Assigned task:
Once the line with "sample: Centriole in ependymal cells" is found in the data, output it and each following line exactly, up to and including the line with "sample: Cilia; centrioles", and nothing before or after.

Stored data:
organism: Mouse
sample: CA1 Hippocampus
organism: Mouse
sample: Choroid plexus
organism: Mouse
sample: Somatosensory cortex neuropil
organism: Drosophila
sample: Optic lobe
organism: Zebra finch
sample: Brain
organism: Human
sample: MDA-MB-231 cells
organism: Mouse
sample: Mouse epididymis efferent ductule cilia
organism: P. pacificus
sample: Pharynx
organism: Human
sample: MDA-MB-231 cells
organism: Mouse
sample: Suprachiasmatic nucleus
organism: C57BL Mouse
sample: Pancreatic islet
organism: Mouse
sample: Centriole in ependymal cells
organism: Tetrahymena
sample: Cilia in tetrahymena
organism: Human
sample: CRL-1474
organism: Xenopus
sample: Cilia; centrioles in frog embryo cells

==

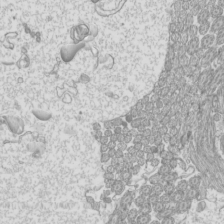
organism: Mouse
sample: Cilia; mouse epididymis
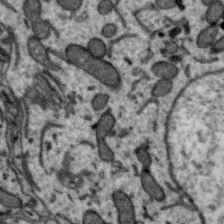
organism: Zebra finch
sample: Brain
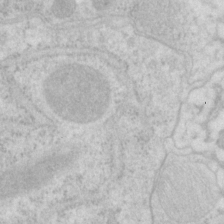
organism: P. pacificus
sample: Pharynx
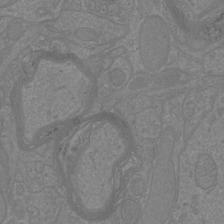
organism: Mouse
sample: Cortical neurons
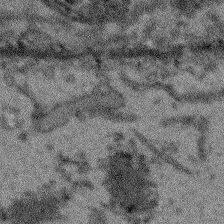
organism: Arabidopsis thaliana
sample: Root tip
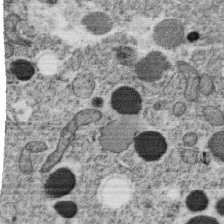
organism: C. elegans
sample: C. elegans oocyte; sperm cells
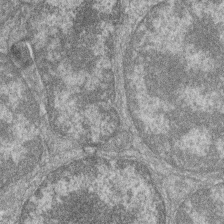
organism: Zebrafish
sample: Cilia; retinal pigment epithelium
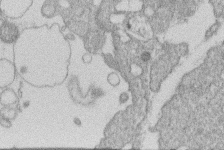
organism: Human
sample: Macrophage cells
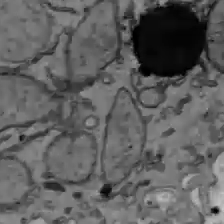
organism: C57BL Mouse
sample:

Reply to the task:
sample: Centriole in ependymal cells
organism: Tetrahymena
sample: Cilia in tetrahymena
organism: Human
sample: CRL-1474
organism: Xenopus
sample: Cilia; centrioles in frog embryo cells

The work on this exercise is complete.